**What is needed**. Look below for the line holding "1.878 | 1.22 |" and the line holding "1.486 | 0.445 |". Transcribe exactly those lines and all lines between them, nothing more.

(Entries taken from a collection)
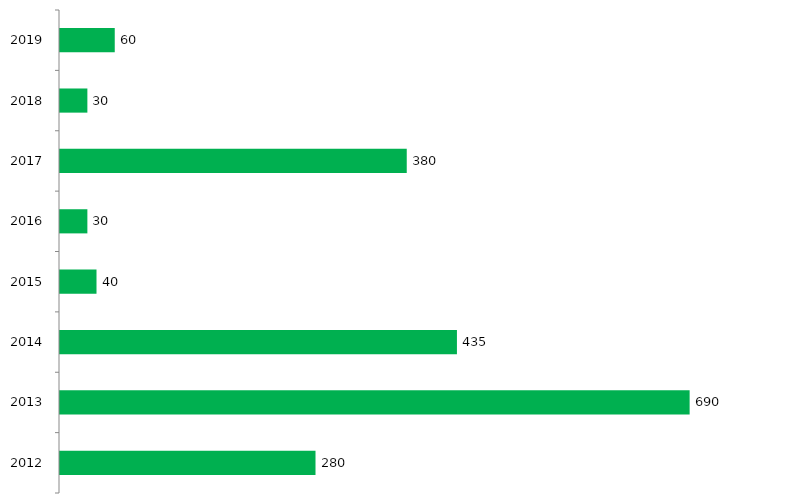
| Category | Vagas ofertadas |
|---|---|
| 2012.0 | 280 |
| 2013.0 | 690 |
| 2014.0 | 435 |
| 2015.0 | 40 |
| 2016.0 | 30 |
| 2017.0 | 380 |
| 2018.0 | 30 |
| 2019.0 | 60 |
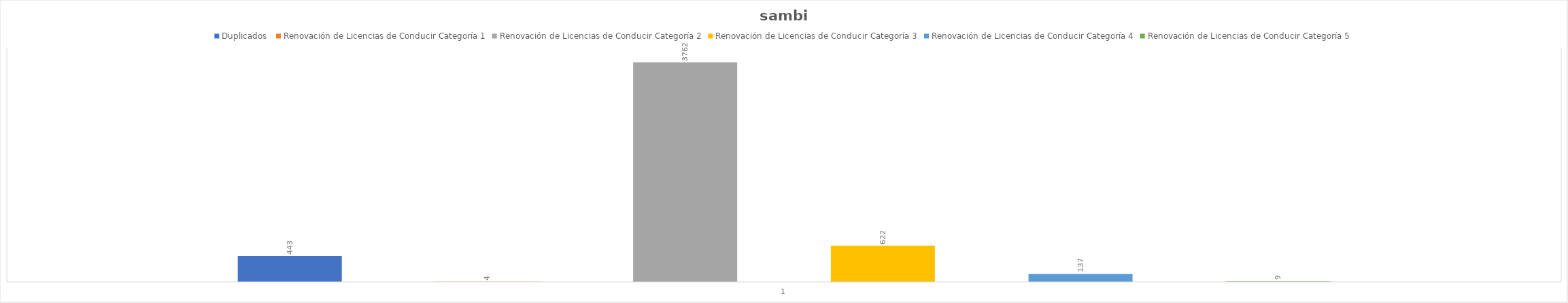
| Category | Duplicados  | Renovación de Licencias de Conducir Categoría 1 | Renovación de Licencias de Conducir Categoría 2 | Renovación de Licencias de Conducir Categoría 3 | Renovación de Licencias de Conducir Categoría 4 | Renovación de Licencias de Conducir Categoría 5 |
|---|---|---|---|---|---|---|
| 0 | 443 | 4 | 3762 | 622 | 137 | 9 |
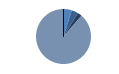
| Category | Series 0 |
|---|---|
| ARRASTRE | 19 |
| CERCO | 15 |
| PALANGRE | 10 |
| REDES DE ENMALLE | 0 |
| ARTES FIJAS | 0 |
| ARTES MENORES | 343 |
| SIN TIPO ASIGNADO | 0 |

---

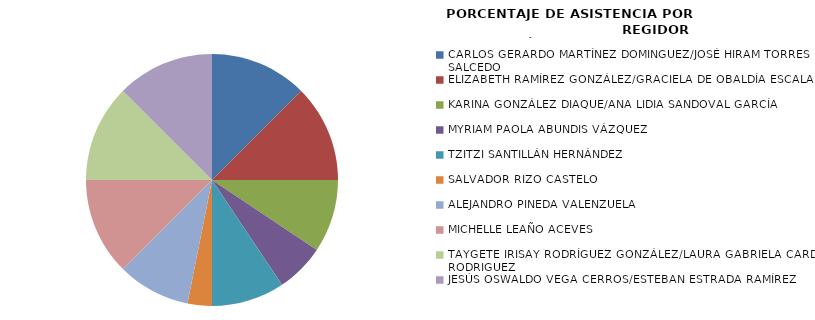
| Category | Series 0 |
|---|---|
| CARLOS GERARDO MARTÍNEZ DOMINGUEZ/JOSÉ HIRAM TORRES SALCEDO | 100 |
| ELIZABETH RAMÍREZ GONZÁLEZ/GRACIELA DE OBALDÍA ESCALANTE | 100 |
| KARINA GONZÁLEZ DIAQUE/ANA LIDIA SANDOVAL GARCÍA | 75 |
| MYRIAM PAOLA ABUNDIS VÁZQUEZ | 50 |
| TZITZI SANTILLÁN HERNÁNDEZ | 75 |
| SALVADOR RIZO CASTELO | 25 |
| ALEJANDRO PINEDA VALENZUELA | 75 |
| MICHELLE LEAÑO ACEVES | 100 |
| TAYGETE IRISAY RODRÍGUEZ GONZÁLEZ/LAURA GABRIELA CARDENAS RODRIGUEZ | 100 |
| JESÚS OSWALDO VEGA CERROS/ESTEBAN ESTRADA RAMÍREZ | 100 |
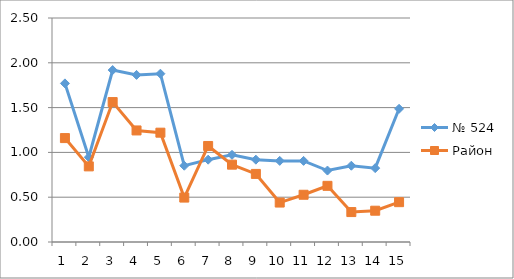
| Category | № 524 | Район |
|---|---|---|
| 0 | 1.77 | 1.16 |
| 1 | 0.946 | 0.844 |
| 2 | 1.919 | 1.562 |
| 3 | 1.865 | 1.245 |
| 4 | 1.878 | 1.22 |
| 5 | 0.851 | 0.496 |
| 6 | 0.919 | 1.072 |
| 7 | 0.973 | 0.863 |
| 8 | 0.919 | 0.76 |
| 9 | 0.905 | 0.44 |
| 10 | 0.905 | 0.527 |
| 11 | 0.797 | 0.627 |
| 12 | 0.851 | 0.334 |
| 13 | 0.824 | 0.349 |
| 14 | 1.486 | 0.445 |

---

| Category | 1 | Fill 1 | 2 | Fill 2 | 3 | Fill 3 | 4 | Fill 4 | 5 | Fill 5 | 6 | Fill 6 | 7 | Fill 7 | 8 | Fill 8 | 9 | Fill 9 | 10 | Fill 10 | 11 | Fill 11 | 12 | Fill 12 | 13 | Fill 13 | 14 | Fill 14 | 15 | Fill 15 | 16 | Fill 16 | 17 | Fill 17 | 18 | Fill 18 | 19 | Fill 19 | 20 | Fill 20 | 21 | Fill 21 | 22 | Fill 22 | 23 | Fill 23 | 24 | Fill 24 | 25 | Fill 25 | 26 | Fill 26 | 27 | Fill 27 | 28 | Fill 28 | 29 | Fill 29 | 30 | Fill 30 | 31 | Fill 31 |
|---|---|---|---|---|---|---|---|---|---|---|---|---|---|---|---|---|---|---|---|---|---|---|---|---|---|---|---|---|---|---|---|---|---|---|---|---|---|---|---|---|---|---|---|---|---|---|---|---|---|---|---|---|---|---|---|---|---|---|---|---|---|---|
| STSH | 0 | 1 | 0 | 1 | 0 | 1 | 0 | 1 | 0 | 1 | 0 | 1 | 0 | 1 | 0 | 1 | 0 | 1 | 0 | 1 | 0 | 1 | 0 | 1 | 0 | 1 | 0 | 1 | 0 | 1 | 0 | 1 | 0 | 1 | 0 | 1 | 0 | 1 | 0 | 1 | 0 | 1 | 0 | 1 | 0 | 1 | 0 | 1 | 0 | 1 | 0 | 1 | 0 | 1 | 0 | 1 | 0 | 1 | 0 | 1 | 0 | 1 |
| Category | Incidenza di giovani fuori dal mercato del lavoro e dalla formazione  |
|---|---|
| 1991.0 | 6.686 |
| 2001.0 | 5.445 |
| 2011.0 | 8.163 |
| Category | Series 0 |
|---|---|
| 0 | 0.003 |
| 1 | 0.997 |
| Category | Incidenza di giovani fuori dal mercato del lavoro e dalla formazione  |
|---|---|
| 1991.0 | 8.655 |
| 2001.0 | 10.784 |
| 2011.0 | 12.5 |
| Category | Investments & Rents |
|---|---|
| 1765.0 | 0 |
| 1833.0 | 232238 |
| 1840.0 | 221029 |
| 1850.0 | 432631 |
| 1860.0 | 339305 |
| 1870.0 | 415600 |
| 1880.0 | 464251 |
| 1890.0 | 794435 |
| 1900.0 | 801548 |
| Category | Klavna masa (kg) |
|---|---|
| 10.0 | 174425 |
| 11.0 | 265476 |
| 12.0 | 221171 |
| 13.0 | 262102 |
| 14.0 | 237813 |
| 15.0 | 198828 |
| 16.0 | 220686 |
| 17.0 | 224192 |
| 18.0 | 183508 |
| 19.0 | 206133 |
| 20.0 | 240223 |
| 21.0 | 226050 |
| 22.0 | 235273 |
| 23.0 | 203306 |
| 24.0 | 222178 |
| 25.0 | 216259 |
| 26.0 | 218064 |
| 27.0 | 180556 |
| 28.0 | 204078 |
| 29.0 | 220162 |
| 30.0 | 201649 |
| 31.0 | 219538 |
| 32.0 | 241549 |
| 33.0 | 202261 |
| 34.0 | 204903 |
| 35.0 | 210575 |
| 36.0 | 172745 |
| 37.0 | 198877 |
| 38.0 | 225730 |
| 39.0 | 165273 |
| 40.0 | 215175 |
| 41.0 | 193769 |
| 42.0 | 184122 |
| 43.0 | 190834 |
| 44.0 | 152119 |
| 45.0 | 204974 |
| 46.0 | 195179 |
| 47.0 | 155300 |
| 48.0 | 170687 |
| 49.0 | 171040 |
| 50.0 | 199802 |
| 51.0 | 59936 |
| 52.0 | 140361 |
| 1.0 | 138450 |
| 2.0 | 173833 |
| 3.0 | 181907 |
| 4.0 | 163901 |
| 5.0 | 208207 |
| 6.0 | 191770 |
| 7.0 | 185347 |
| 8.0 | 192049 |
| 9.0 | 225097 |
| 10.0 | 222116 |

**Solved problem**.
| 4 | 1.878 | 1.22 |
| 5 | 0.851 | 0.496 |
| 6 | 0.919 | 1.072 |
| 7 | 0.973 | 0.863 |
| 8 | 0.919 | 0.76 |
| 9 | 0.905 | 0.44 |
| 10 | 0.905 | 0.527 |
| 11 | 0.797 | 0.627 |
| 12 | 0.851 | 0.334 |
| 13 | 0.824 | 0.349 |
| 14 | 1.486 | 0.445 |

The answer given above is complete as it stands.